Furthermore, the in silico screening method was used for the design of new potent structures with pGI50 activity on LOX IMVI cell line according to the developed QSAR model. For this purpose, compound 41 (AC1L2OAS, NSC-376,128) listed in Table 2 with pGI50 of 9.793 was chosen as a template due to its high pGI50 activity, low residual value and was found to be within the defined AD (Fig. 2). The structure of compound 41 and the template used for modifications are shown in Fig. 3. The compound was altered in a way that will make its synthesis experimentally possible. Then, the in silico screening was applied by the insertion and substitution of different groups in the X, Y and Z positions as presented in Fig. 3; the results of this are presented in Table 5. The model endures various AC1L2OAS substituents since the majority of the newly designed analogous was within the applicability domain. The predicted pGI50 of the majority of the designed analogous were more than the lead compound (41) used for the design and among which compound N5 showed the best activity (pGI50 = 13.186).
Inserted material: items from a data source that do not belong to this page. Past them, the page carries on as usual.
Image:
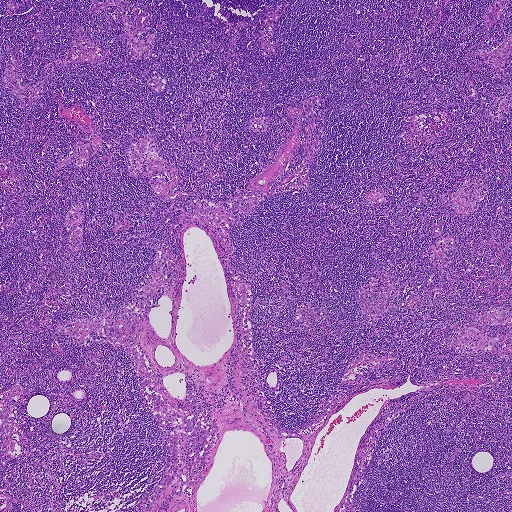
A 1.9-mm field of an H&E-stained sentinel lymph node from a breast-cancer patient (whole-slide image), shown at about 2.5×, about 3.6 µm per pixel.
Question:
Is there metastatic carcinoma in this field?
Answer:
No, this field holds no outlined metastasis.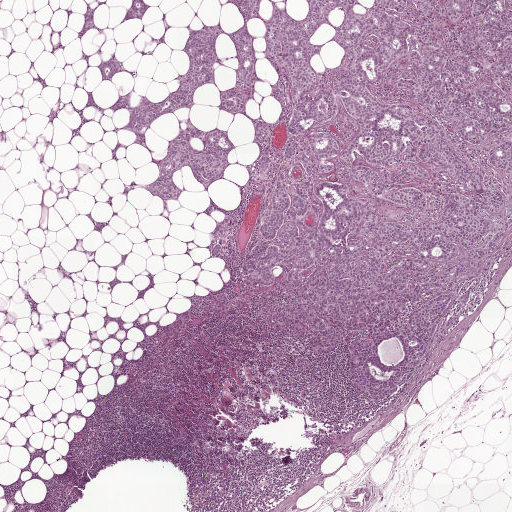
Lymph node section stained with H&E, from a whole-slide image of a breast-cancer sentinel node. Magnification about 2.5×, about 2.0 mm across the frame, about 3.9 µm per pixel.
Six metastatic tumour regions, each outlined as a closed clockwise path in crop pixels (x, y), largest first: region 1: (234, 0), (300, 21), (305, 0), (511, 0), (511, 131), (458, 153), (506, 198), (475, 245), (504, 237), (391, 324), (469, 290), (439, 321), (461, 318), (371, 400), (349, 348), (385, 336), (383, 336), (344, 340), (313, 355), (257, 317), (286, 266), (263, 287), (238, 262), (284, 163), (146, 184), (188, 127), (249, 167), (257, 121), (295, 146), (266, 24), (245, 113), (217, 103), (224, 34), (213, 84), (143, 143), (113, 101), (175, 93); region 2: (511, 142), (511, 185), (510, 179), (507, 174), (496, 168), (491, 165), (488, 160), (487, 154), (490, 148), (495, 145), (501, 143); region 3: (231, 220), (230, 227), (231, 231), (225, 235), (225, 242), (223, 249), (218, 255), (215, 257), (211, 257), (211, 252), (209, 246), (214, 232), (224, 221); region 4: (134, 0), (144, 0), (147, 2), (148, 8), (142, 17), (131, 19), (125, 18), (126, 13); region 5: (114, 60), (117, 64), (118, 69), (115, 74), (106, 79), (102, 76), (98, 66); region 6: (87, 92), (91, 93), (92, 98), (97, 104), (97, 108), (91, 105), (85, 107), (88, 96).
One more small tumour piece is annotated here but not outlined.
Tumour covers about 35% of the frame.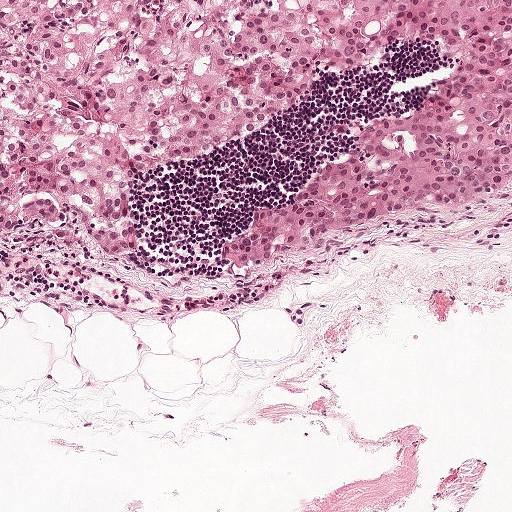
A 0.5-mm field of an H&E-stained sentinel lymph node from a breast-cancer patient (whole-slide image), shown at about 10×, about 0.97 µm per pixel.
Two metastatic tumour regions, each outlined as a closed clockwise path in crop pixels (x, y), largest first: region 1: (0, 0), (397, 0), (374, 53), (240, 139), (150, 181), (129, 251), (2, 243); region 2: (398, 0), (511, 0), (511, 182), (456, 208), (368, 214), (273, 256), (228, 254), (234, 222), (249, 201), (384, 110), (442, 109), (469, 86), (461, 69), (446, 66), (403, 32).
About 35% of the image area is annotated as tumour.
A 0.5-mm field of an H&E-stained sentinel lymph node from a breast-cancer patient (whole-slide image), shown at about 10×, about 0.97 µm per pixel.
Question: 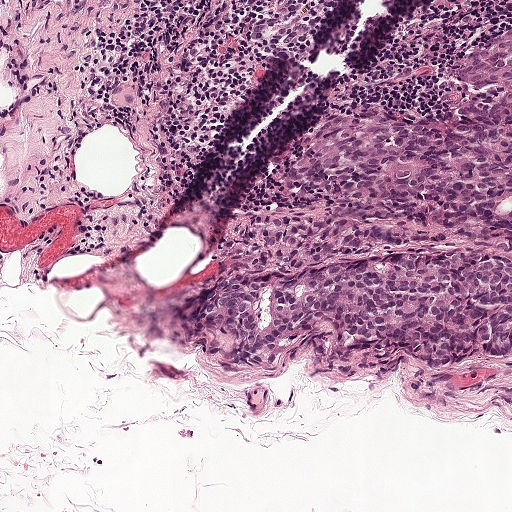
Estimate the proportion of this field that is metastatic tumour.

Choices:
 (A) about 10% to 20%
 (B) about 5% or less
 (C) none: no tumour is outlined
 (D) about 25% to 45%
 (E) about 50% or more

Answer: (A) about 10% to 20%
About 20% of the field is tumour.
Tumour region outline (a closed clockwise path, crop pixels): (511, 28), (511, 353), (430, 368), (407, 352), (372, 373), (328, 368), (330, 321), (316, 318), (238, 365), (218, 354), (222, 290), (334, 256), (498, 242), (330, 188), (297, 169), (294, 154), (326, 120), (442, 116), (458, 104), (449, 71).
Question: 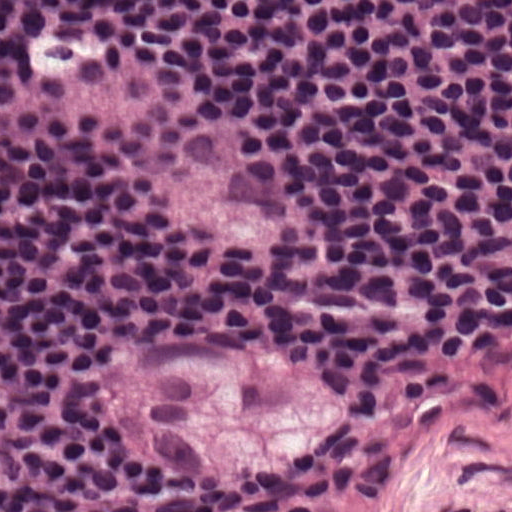
This is a crop of a whole-slide image: an H&E-stained breast-cancer sentinel lymph node section at roughly 40× magnification (about 0.24 µm per pixel; the crop spans about 0.12 mm).
Estimate the proportion of this field that is metastatic tumour.

Choices:
 (A) about 50% or more
 (B) none: no tumour is outlined
 (C) about 25% to 45%
 (D) about 5% or less
 (E) about 10% to 20%

Answer: (C) about 25% to 45%
About 30% of the field is tumour.
Boundaries of three metastatic tumour regions, simplified and listed clockwise, largest first: region 1: (111, 42), (192, 70), (305, 142), (329, 222), (255, 255), (135, 207), (42, 144), (0, 99), (0, 88); region 2: (242, 326), (351, 356), (362, 438), (258, 486), (146, 474), (84, 400), (147, 328); region 3: (511, 22), (511, 86), (463, 43).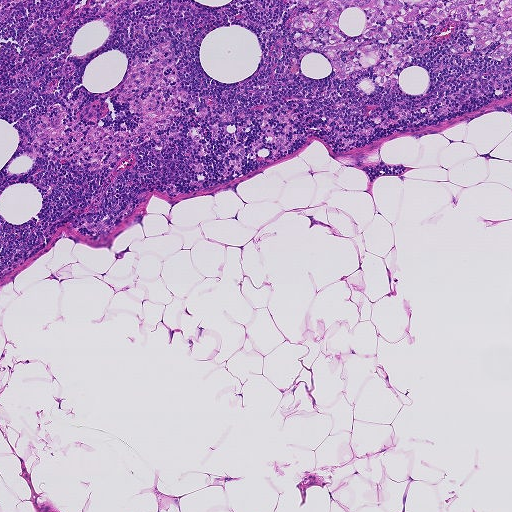
H&E-stained section of a sentinel lymph node (breast cancer), from a whole-slide image, viewed at about 5×: the field is about 0.93 mm across, about 1.8 µm per pixel.
Question: Does this lymph node field contain metastatic tumour?
Answer: Yes.
One metastatic tumour region; its boundary, reduced to 40 corners and listed clockwise: (511, 0), (511, 57), (497, 61), (487, 55), (500, 42), (477, 51), (469, 25), (453, 13), (434, 21), (430, 11), (417, 14), (416, 20), (384, 42), (362, 40), (387, 47), (404, 41), (400, 52), (412, 56), (392, 71), (389, 74), (398, 76), (392, 84), (380, 85), (376, 73), (390, 62), (383, 51), (377, 63), (360, 63), (350, 75), (338, 77), (324, 53), (294, 43), (298, 32), (326, 44), (309, 32), (290, 28), (291, 17), (316, 8), (298, 7), (298, 1).
About 5% of this field is tumour.
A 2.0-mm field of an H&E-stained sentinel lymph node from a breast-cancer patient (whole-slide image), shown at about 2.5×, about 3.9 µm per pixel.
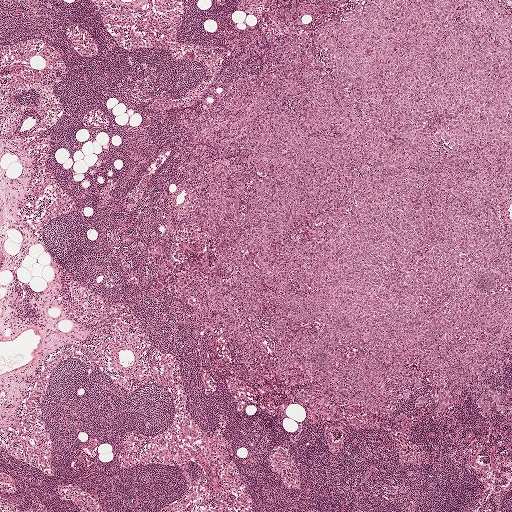
Outlines of two tumour regions, largest first (closed clockwise paths, crop pixels): region 1: (327, 0), (511, 0), (511, 368), (490, 384), (511, 417), (464, 386), (432, 416), (426, 377), (392, 414), (345, 404), (343, 428), (260, 397), (222, 329), (208, 347), (193, 299), (172, 305), (148, 259), (211, 83), (251, 33), (297, 33), (277, 7), (310, 29), (352, 5), (323, 17); region 2: (423, 395), (427, 396), (427, 404), (424, 407), (421, 408), (416, 408), (412, 404), (412, 400).
One more small tumour piece is annotated here but not outlined.
The annotated tumour makes up about 45% of the crop.
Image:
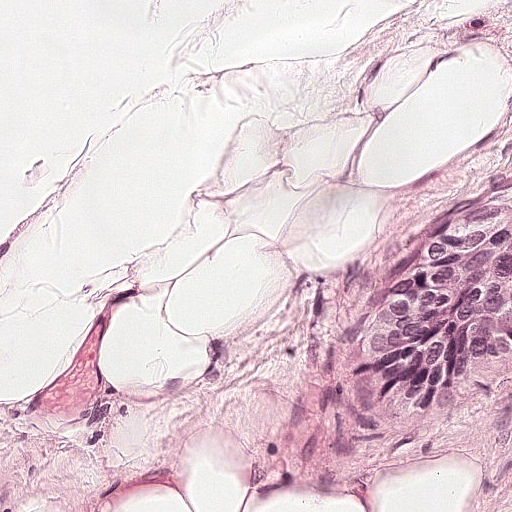
H&E-stained section of a sentinel lymph node (breast cancer), from a whole-slide image, viewed at about 20×: the field is about 0.25 mm across, about 0.49 µm per pixel.
Question:
Describe where the metastatic carcinoma lies in this crop.
Answer:
Metastatic tumour outline, simplified to 12 points and listed clockwise in crop pixels (x, y): (510, 195), (511, 382), (489, 384), (453, 420), (430, 429), (380, 418), (354, 390), (356, 348), (350, 336), (360, 303), (406, 251), (446, 218).
About 10% of this field is tumour.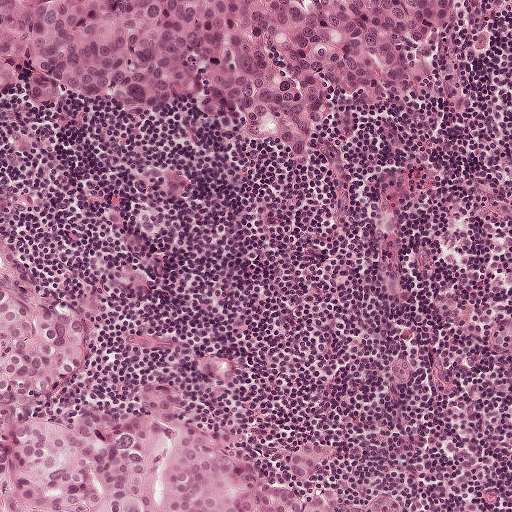
Lymph node section stained with H&E, from a whole-slide image of a breast-cancer sentinel node. Magnification about 10×, about 0.5 mm across the frame, about 0.97 µm per pixel.
Question: Outline the metastatic carcinoma in this image, as closed paths of (x, y) pixel coordinates.
Answer: Outlines of two tumour regions, largest first (closed clockwise paths, crop pixels): region 1: (0, 0), (460, 0), (445, 43), (464, 80), (463, 103), (422, 94), (369, 110), (369, 92), (331, 97), (308, 165), (212, 128), (191, 99), (166, 120), (115, 112), (96, 94), (70, 94), (52, 113), (4, 100); region 2: (0, 219), (46, 293), (78, 313), (90, 341), (78, 380), (31, 415), (71, 425), (82, 410), (128, 412), (143, 386), (170, 382), (200, 434), (244, 437), (274, 482), (290, 454), (329, 441), (337, 461), (310, 496), (331, 488), (350, 500), (345, 511), (0, 511).
About 35% of the image area is annotated as tumour.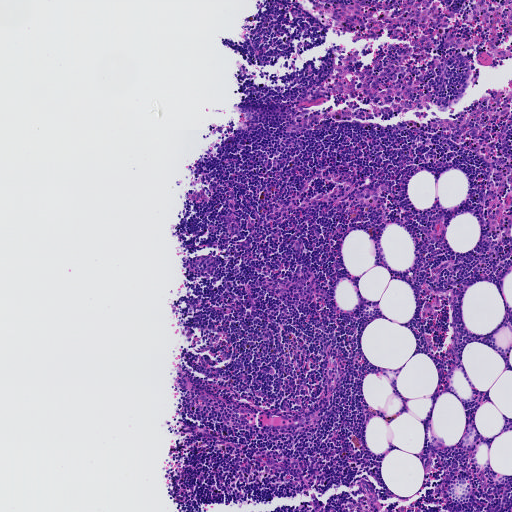
A 0.93-mm field of an H&E-stained sentinel lymph node from a breast-cancer patient (whole-slide image), shown at about 5×, about 1.8 µm per pixel.
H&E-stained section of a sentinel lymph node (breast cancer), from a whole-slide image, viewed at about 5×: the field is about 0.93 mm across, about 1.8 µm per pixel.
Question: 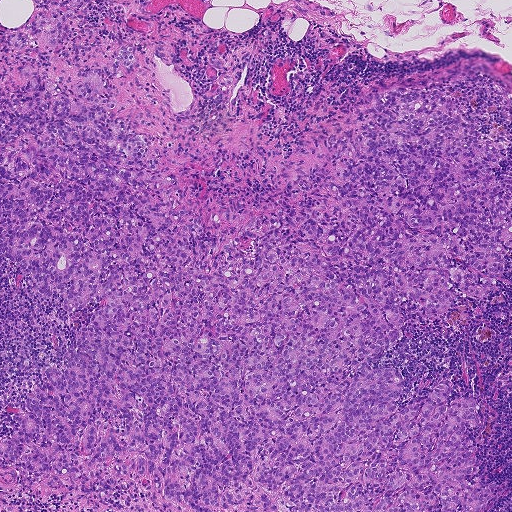
About how much of this crop is taken up by metastatic carcinoma?

Choices:
 (A) about 25% to 45%
 (B) about 10% to 20%
 (C) none: no tumour is outlined
 (D) about 50% or more
 (E) about 5% or less

Answer: (D) about 50% or more
About 65% of the field is tumour.
The outlined metastatic tumour's edge, as a closed clockwise path of 23 points: (129, 43), (109, 110), (203, 224), (392, 89), (454, 97), (511, 175), (506, 302), (369, 367), (398, 409), (429, 378), (479, 404), (479, 490), (509, 481), (487, 511), (193, 511), (134, 471), (0, 492), (0, 435), (99, 297), (70, 314), (0, 262), (0, 90), (72, 105).
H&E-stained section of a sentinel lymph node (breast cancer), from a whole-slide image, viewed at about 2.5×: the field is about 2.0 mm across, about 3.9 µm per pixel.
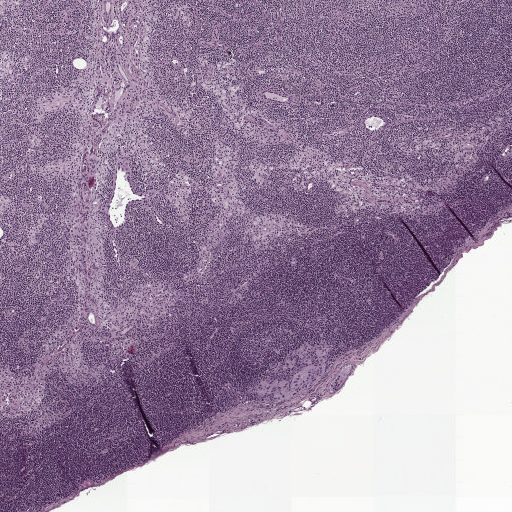
Outlines of two tumour regions, largest first (closed clockwise paths, crop pixels): region 1: (325, 339), (327, 344), (333, 345), (328, 352), (330, 358), (327, 359), (325, 374), (314, 388), (299, 396), (282, 400), (271, 398), (271, 394), (265, 398), (249, 394), (245, 389), (257, 384), (272, 360), (277, 360), (277, 365), (282, 364), (288, 354), (308, 342), (319, 345); region 2: (349, 365), (350, 368), (345, 379), (344, 384), (335, 391), (329, 390), (330, 384), (345, 366).
Tumour covers under 5% of the frame.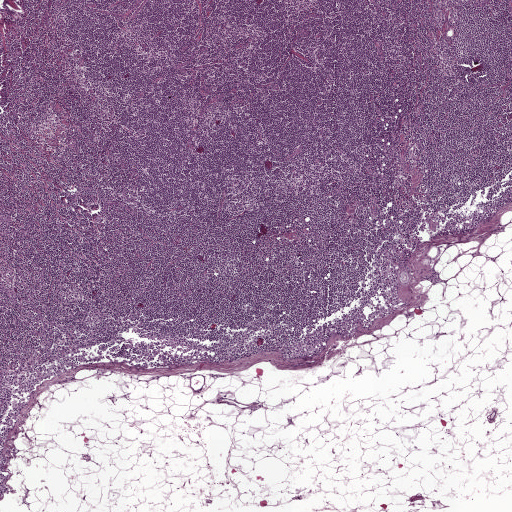
H&E-stained section of a sentinel lymph node (breast cancer), from a whole-slide image, viewed at about 2.5×: the field is about 2.0 mm across, about 3.9 µm per pixel.
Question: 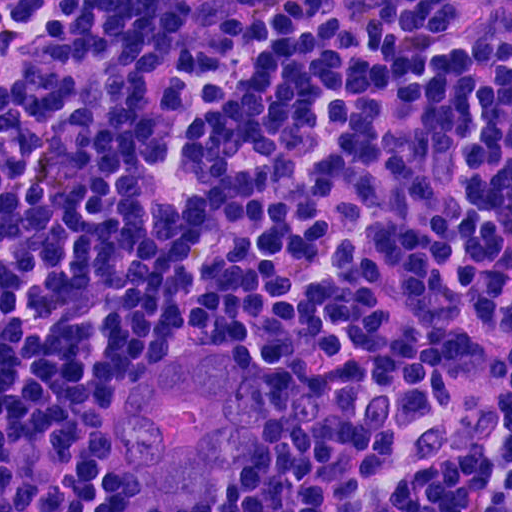
Which magnification is this H&E lymph node field most likely shown at?

Choices:
 (A) about 5×
 (B) about 20×
 (C) about 10×
 (D) about 2.5×
 (E) about 40×

Answer: (E) about 40×
A 0.12-mm field of an H&E-stained sentinel lymph node from a breast-cancer patient (whole-slide image), shown at about 40×, about 0.23 µm per pixel.
One metastatic tumour region; its boundary, reduced to 12 corners and listed clockwise: (194, 346), (234, 356), (269, 377), (270, 417), (257, 457), (229, 486), (188, 506), (150, 491), (123, 460), (107, 420), (121, 386), (157, 363).
About 5% of this field is tumour.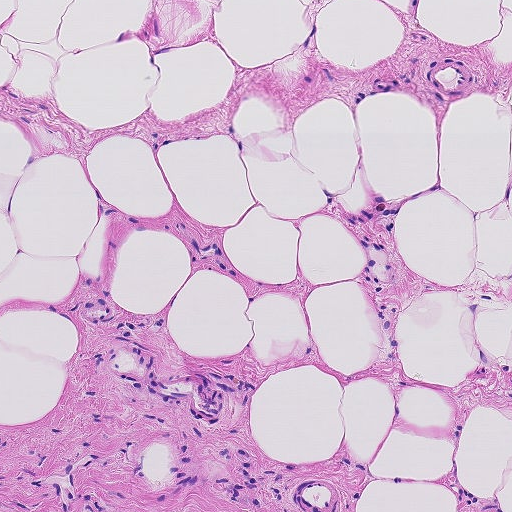
H&E-stained section of a sentinel lymph node (breast cancer), from a whole-slide image, viewed at about 10×: the field is about 0.46 mm across, about 0.9 µm per pixel.
Question: Trace the edge of each tumour region in this crop, as (x, y) points from 0 to 511.
Answer: Tumour region outline (a closed clockwise path, crop pixels): (98, 290), (155, 318), (169, 347), (186, 359), (226, 372), (242, 408), (244, 448), (256, 466), (274, 478), (315, 472), (347, 496), (346, 511), (0, 511), (0, 429), (32, 429), (68, 406), (88, 372), (88, 342), (66, 309), (79, 294).
Tumour covers about 15% of the frame.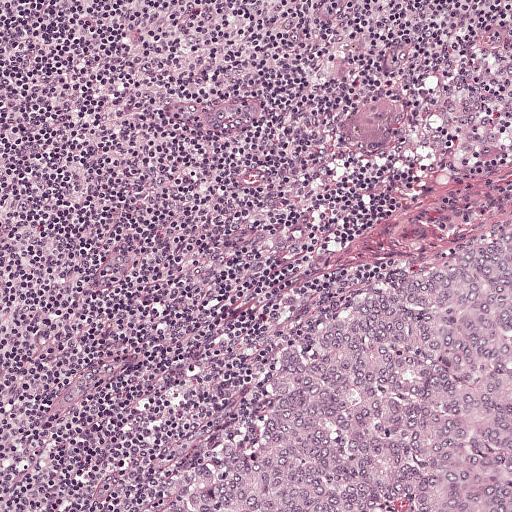
H&E-stained section of a sentinel lymph node (breast cancer), from a whole-slide image, viewed at about 10×: the field is about 0.5 mm across, about 0.97 µm per pixel.
Metastatic tumour outline, simplified to 7 points and listed clockwise in crop pixels (x, y): (511, 222), (511, 511), (121, 511), (146, 494), (193, 406), (291, 352), (360, 292).
About 25% of the image area is annotated as tumour.
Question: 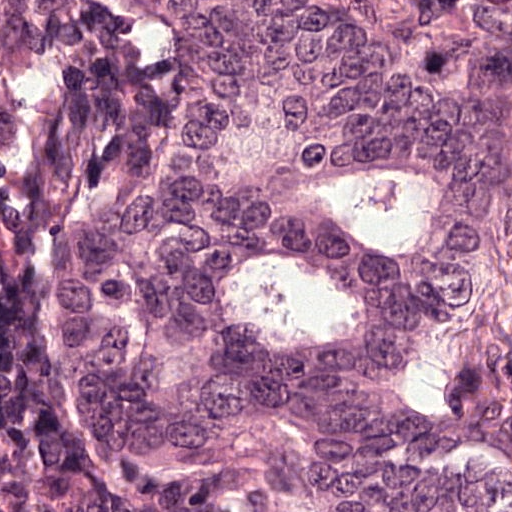
About what magnification does this crop show?

Choices:
 (A) about 2.5×
 (B) about 10×
 (C) about 40×
 (D) about 5×
 (E) about 20×

Answer: (C) about 40×
Lymph node section stained with H&E, from a whole-slide image of a breast-cancer sentinel node. Magnification about 40×, about 0.12 mm across the frame, about 0.24 µm per pixel.
One metastatic tumour region; its boundary, reduced to 21 corners and listed clockwise: (132, 0), (470, 0), (485, 17), (511, 84), (511, 195), (472, 286), (428, 345), (425, 370), (447, 398), (511, 436), (511, 511), (272, 511), (238, 492), (122, 492), (94, 476), (47, 389), (47, 264), (69, 198), (128, 142), (153, 95), (153, 51).
Tumour covers about 75% of the frame.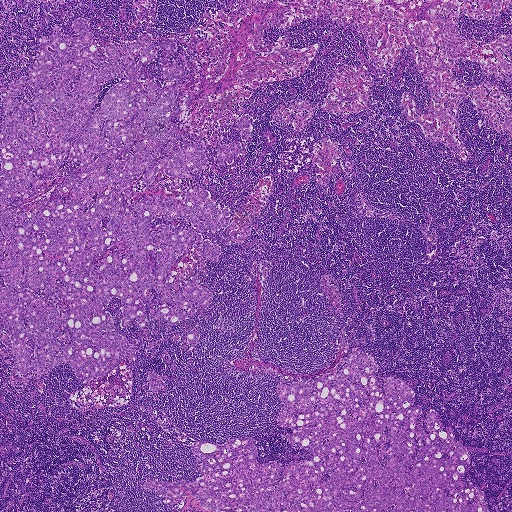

Thus, it is clear that using a simple QSAR model, there is a possibility to simultaneously predict and identify compounds with better activity and to determine which of the structural modifications do not fall within the AD. Lastly, the result in this research confirms the robustness and reliability of the developed QSAR model and it illustrates that with the modeling of the QSAR model and use of an in silico screening technique, it is possible to identify new potent synthetic targets for drug development.

Fig. 3
figure 3

a Structure of compound 41. b Structure of the template used for design

Table 5 Structural modification of compound 41 and predicted pGI50 with leverage limit

4 Conclusions

In this research, GFA-MLR modeling tool was used in the construction of a QSAR model for predicting pGI50 of anti-melanoma compounds on LOX IMVI cell line. The accuracy and predictability of the proposed model was illustrated by various criteria, the model is statistically fit both internally (\( R_{{{\text{train}} }}^{2} \) = 0.867, \( R_{{{\text{adj}} }}^{2} \) = 0.848 and \( Q_{{{\text{cv}} }}^{2} \) = 0.809), externally (\( R_{{{\text{test}} }}^{2} \) = 0.749), and Y-randomization. This satisfies the criteria of acceptable QSAR model proposed by different groups. Moreover, in silico screening method was applied to the developed QSAR model which enables the design and prediction of pGI50 of new potentially active compounds on LOX IMVI cell line. The predicted pGI50 of the majority of the designed analogous were more than the lead compound 41 used for the design. The proposed model was found to be useful for the prediction of pGI50 of anti-melanoma compounds for which no experimental data are available and it also helps in the reduction of time and cost involved in the synthesis and anti-melanoma activity prediction of compounds on LOX IMVI cell line.